American Association Rookie of the Year Award
- Sport: Baseball
- League: American Association
- Awarded for: Best regular-season rookie in the American Association
- Country: United States
- Presented by: American Association

History
- First award: Jerry Witte (1946)
- Final award: Magglio Ordóñez (1997)

= American Association (1902–1997) Rookie of the Year Award =

The American Association Rookie of the Year Award was an annual award given to the best rookie player in Minor League Baseball's American Association based on their regular-season performance. Though the league was established in 1902, the award was not created until 1946. It continued to be issued through the 1962 season, after which the league disbanded. In 1969, both the league and the award were revived, and the honor continued to be given until the league disbanded for a second time after the 1997 season.

Eighteen outfielders won the Rookie of the Year Award, the most of any position. First basemen, second basemen, and shortstops, with six winners each, won the most among infielders, followed by third basemen (4). Four catchers and two pitchers won the award.

Eight players who won the Rookie of the Year Award also won the American Association Most Valuable Player Award in the same season: Jerry Witte (1946), Herb Score (1954), Jack Smith (1962), Barry Larkin (1986), Lance Johnson (1987), Juan González (1990), Eric Owens (1995), and Magglio Ordóñez (1997).

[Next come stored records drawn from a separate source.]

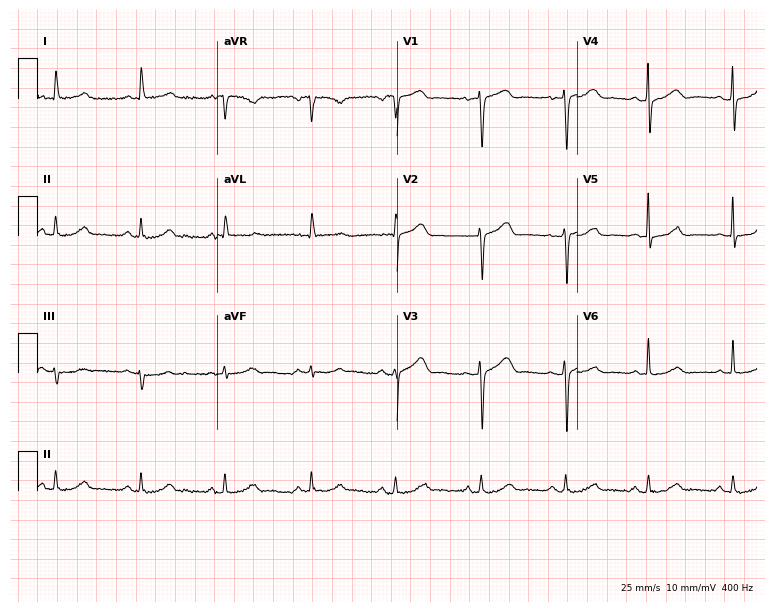
Resting 12-lead electrocardiogram. Patient: a 59-year-old female. Read as a normal ECG.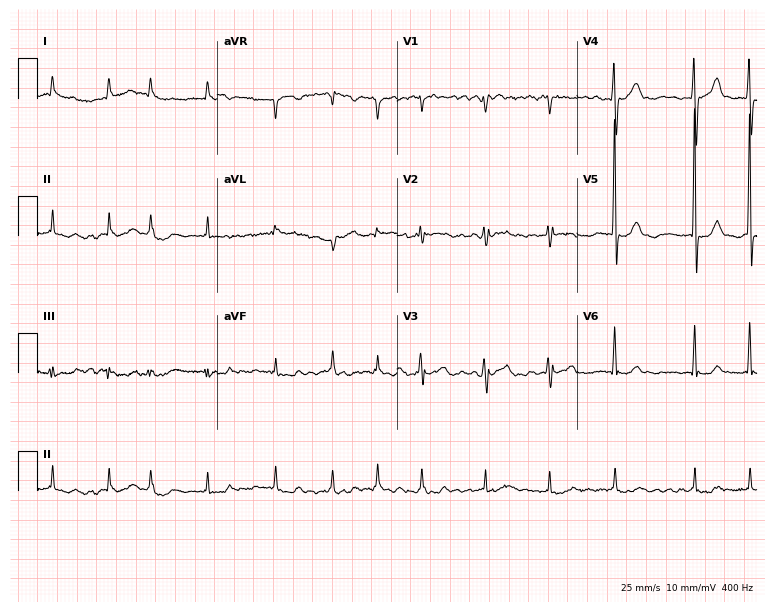
ECG (7.3-second recording at 400 Hz) — a female, 84 years old. Findings include atrial fibrillation (AF).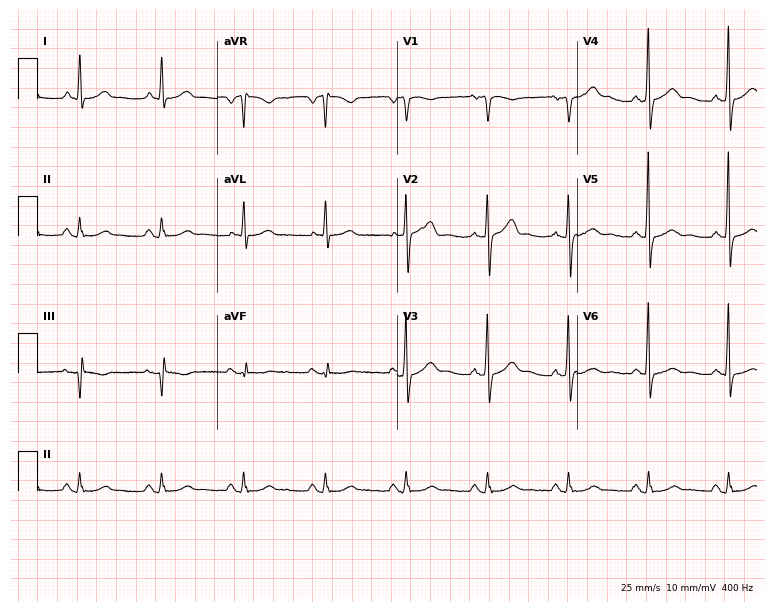
Standard 12-lead ECG recorded from a 63-year-old male patient. Read as a normal ECG.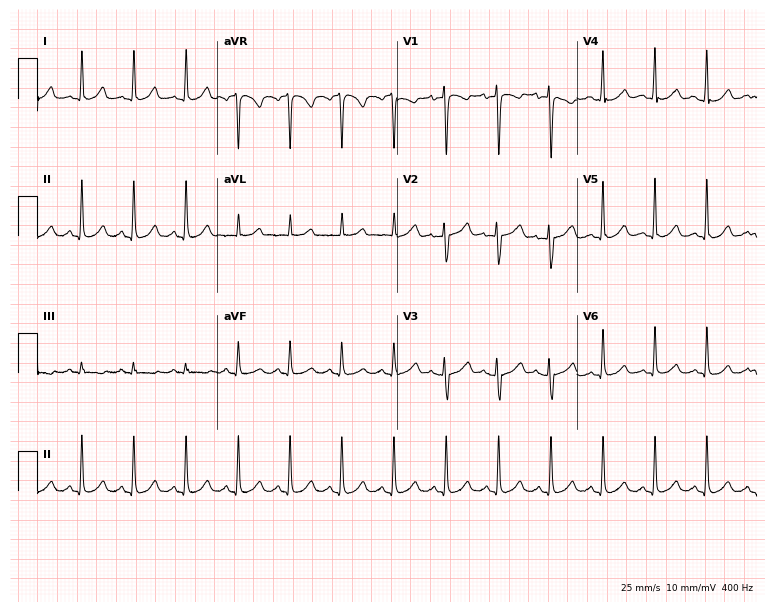
12-lead ECG (7.3-second recording at 400 Hz) from a 32-year-old female patient. Findings include sinus tachycardia (a sinus rate of 100 beats per minute or more).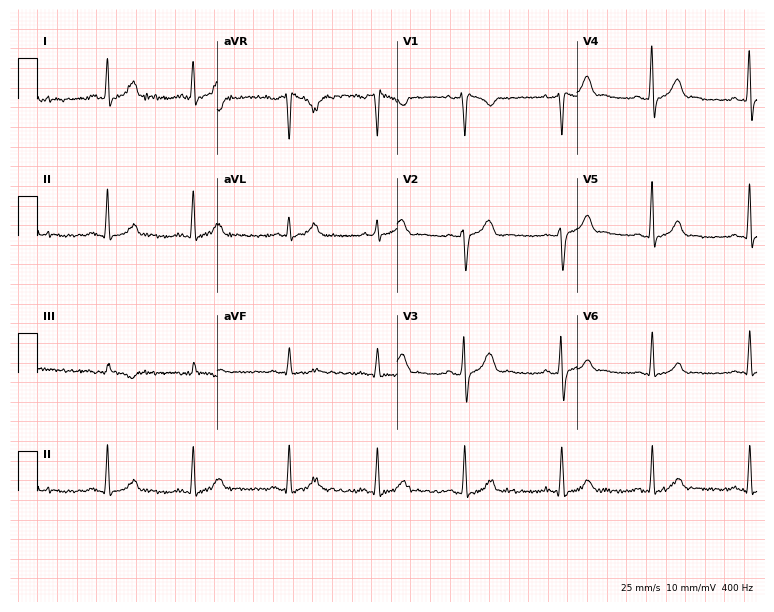
Resting 12-lead electrocardiogram (7.3-second recording at 400 Hz). Patient: a man, 30 years old. Read as a normal ECG.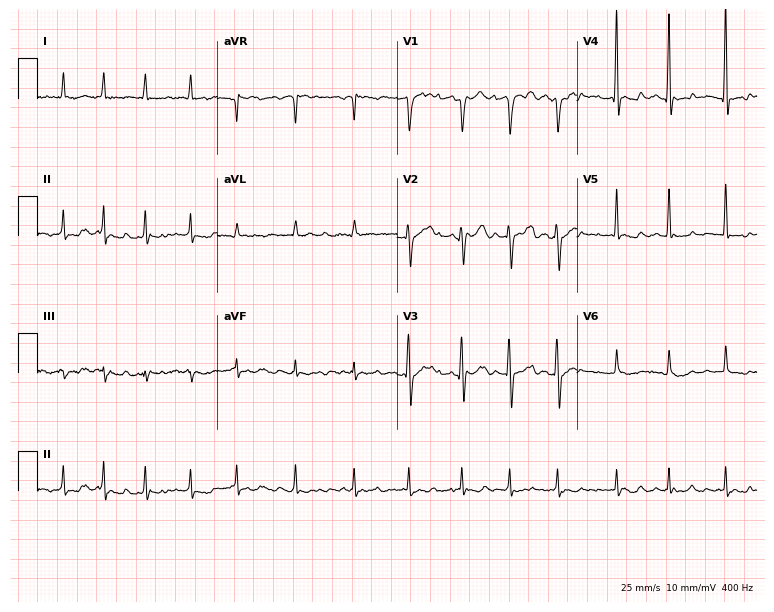
ECG (7.3-second recording at 400 Hz) — a 72-year-old male. Findings include atrial fibrillation (AF).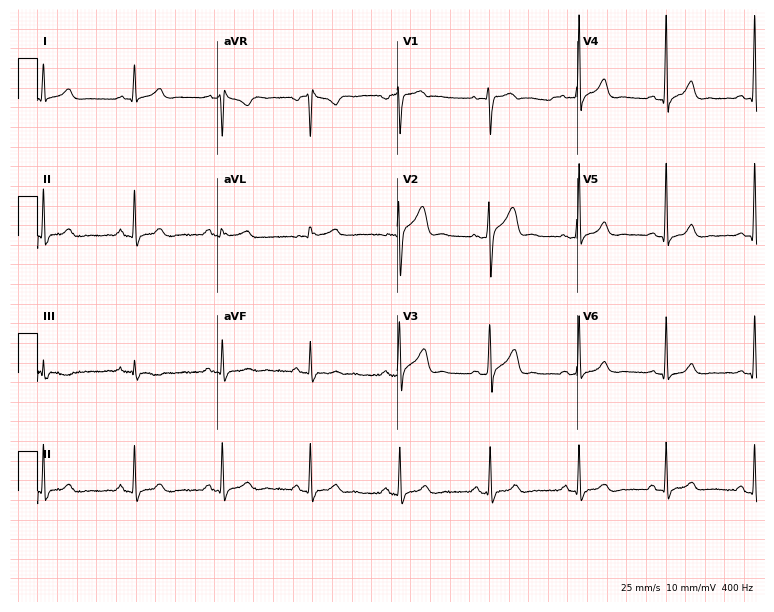
Electrocardiogram, a male, 33 years old. Of the six screened findings (first-degree AV block, right bundle branch block, left bundle branch block, sinus bradycardia, atrial fibrillation, sinus tachycardia), none is recorded. Findings outside these six are not listed.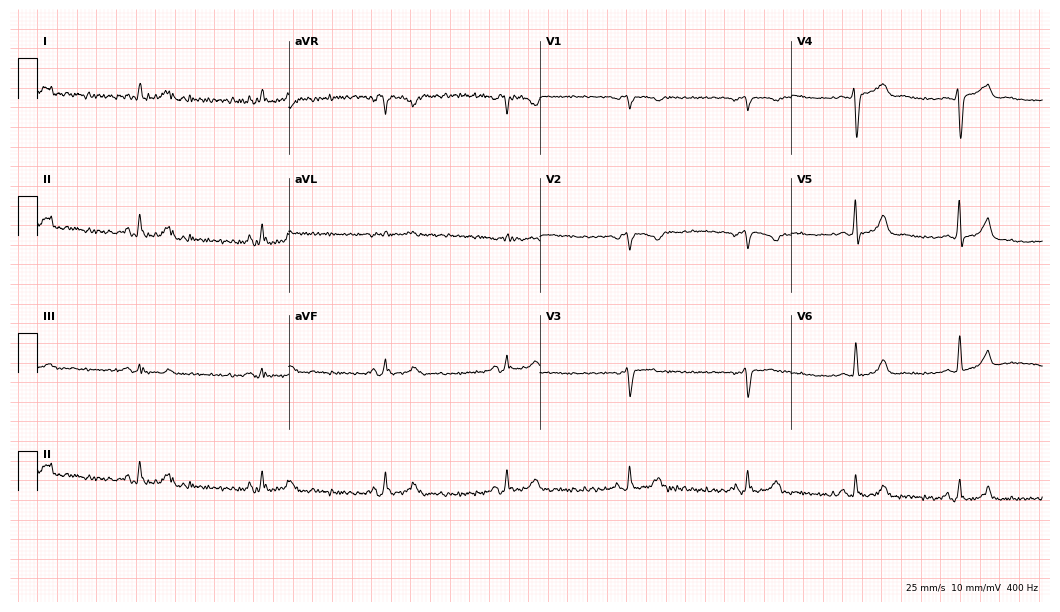
ECG (10.2-second recording at 400 Hz) — a 58-year-old male. Findings include sinus bradycardia (a sinus rate of 50 beats per minute or less).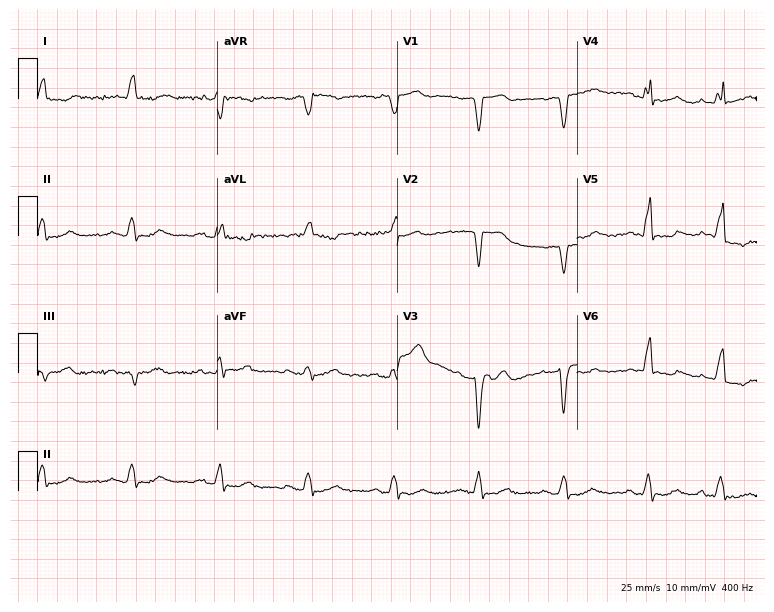
ECG (7.3-second recording at 400 Hz) — a 76-year-old man. Screened for six findings — first-degree AV block, right bundle branch block, left bundle branch block, sinus bradycardia, atrial fibrillation, sinus tachycardia — none is recorded.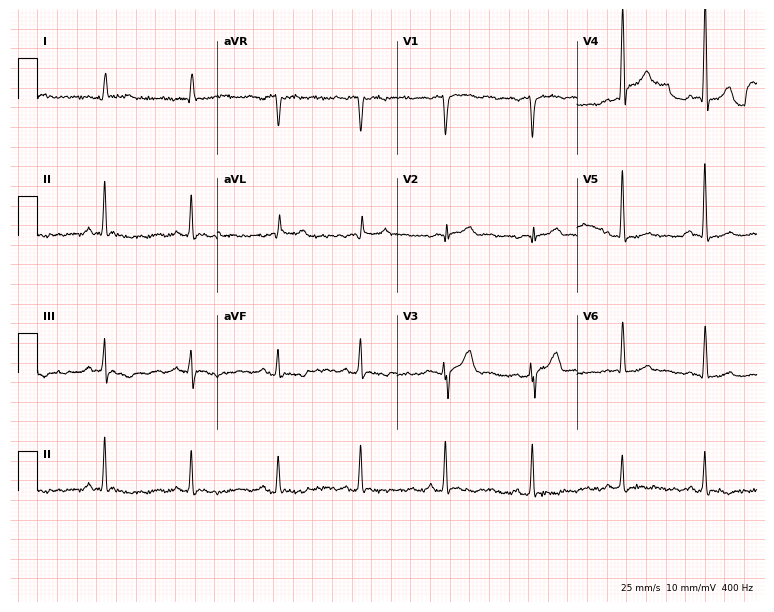
ECG (7.3-second recording at 400 Hz) — a male patient, 81 years old. Screened for six findings — first-degree AV block, right bundle branch block, left bundle branch block, sinus bradycardia, atrial fibrillation, sinus tachycardia — none is recorded.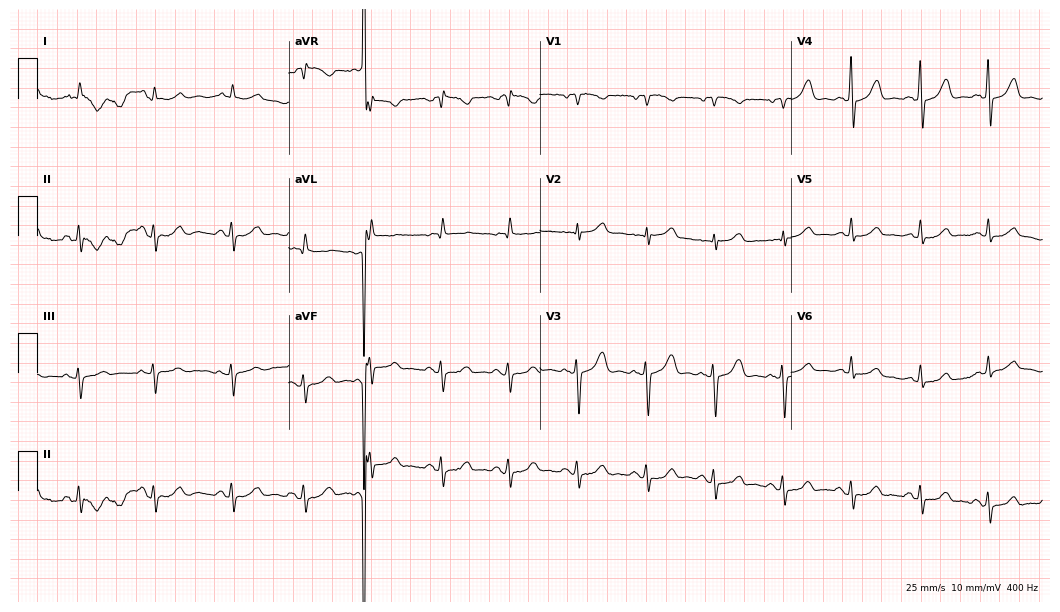
ECG (10.2-second recording at 400 Hz) — a 79-year-old male. Labelled as a normal ECG.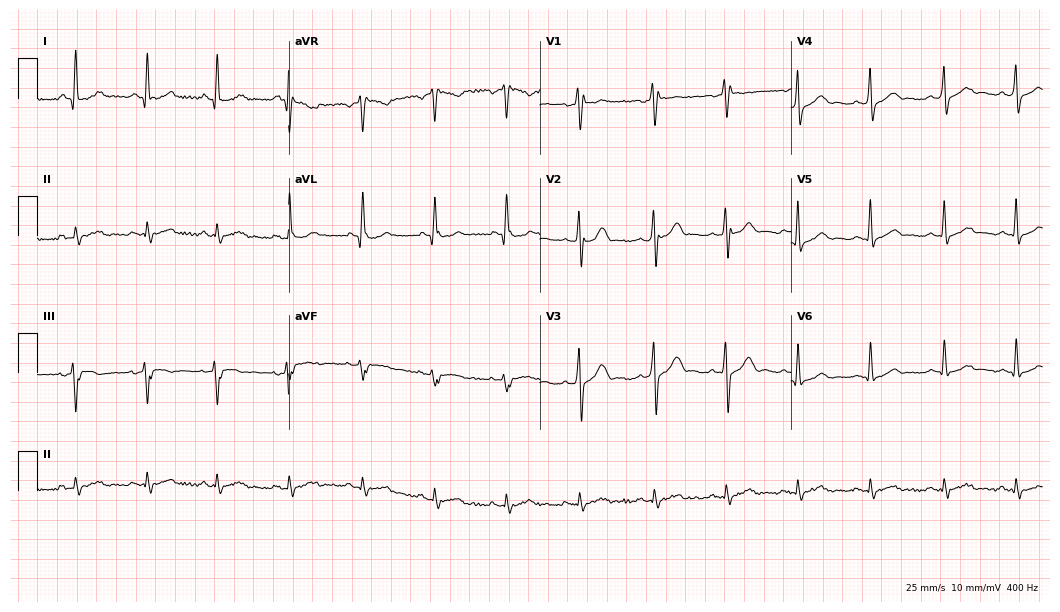
Resting 12-lead electrocardiogram (10.2-second recording at 400 Hz). Patient: a 30-year-old male. None of these six findings is recorded: first-degree AV block, right bundle branch block, left bundle branch block, sinus bradycardia, atrial fibrillation, sinus tachycardia. Findings outside these six are not listed.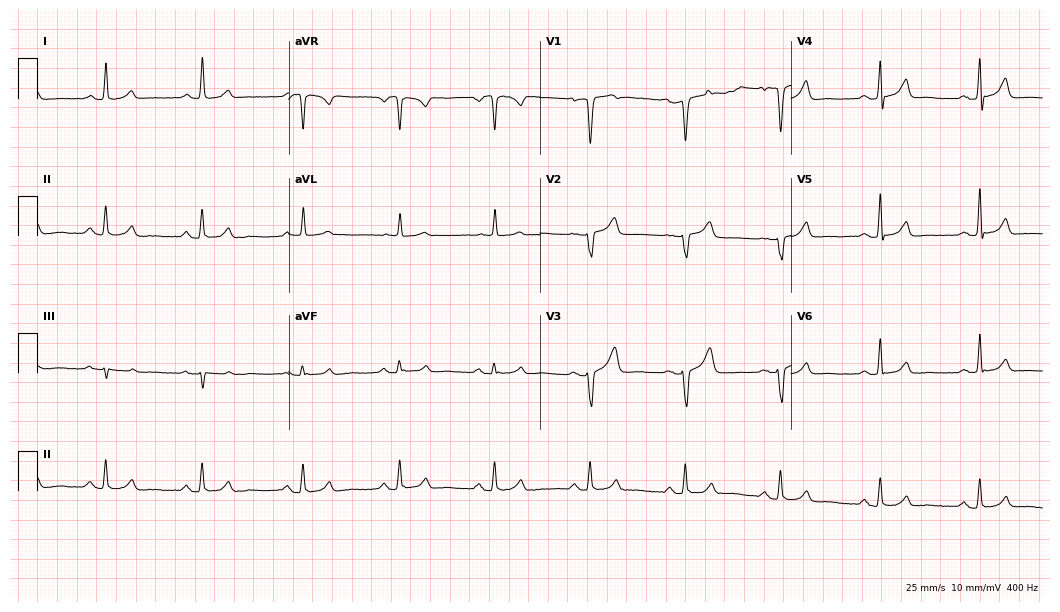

Seven players from the Denver Zephyrs and Indianapolis Indians were each selected for the Rookie of the Year Award, more than any other teams in the league, followed by the Milwaukee Brewers, Omaha Royals, Tulsa Oilers, and Wichita Aeros (3); the Iowa Cubs, Kansas City Blues, Louisville Redbirds, Nashville Sounds, Oklahoma City 89ers, Springfield Redbirds, and St. Paul Saints (2); and the Buffalo Bisons, Louisville Colonels, Minneapolis Millers, Omaha Cardinals, Omaha Dodgers, and Toledo Mud Hens (1).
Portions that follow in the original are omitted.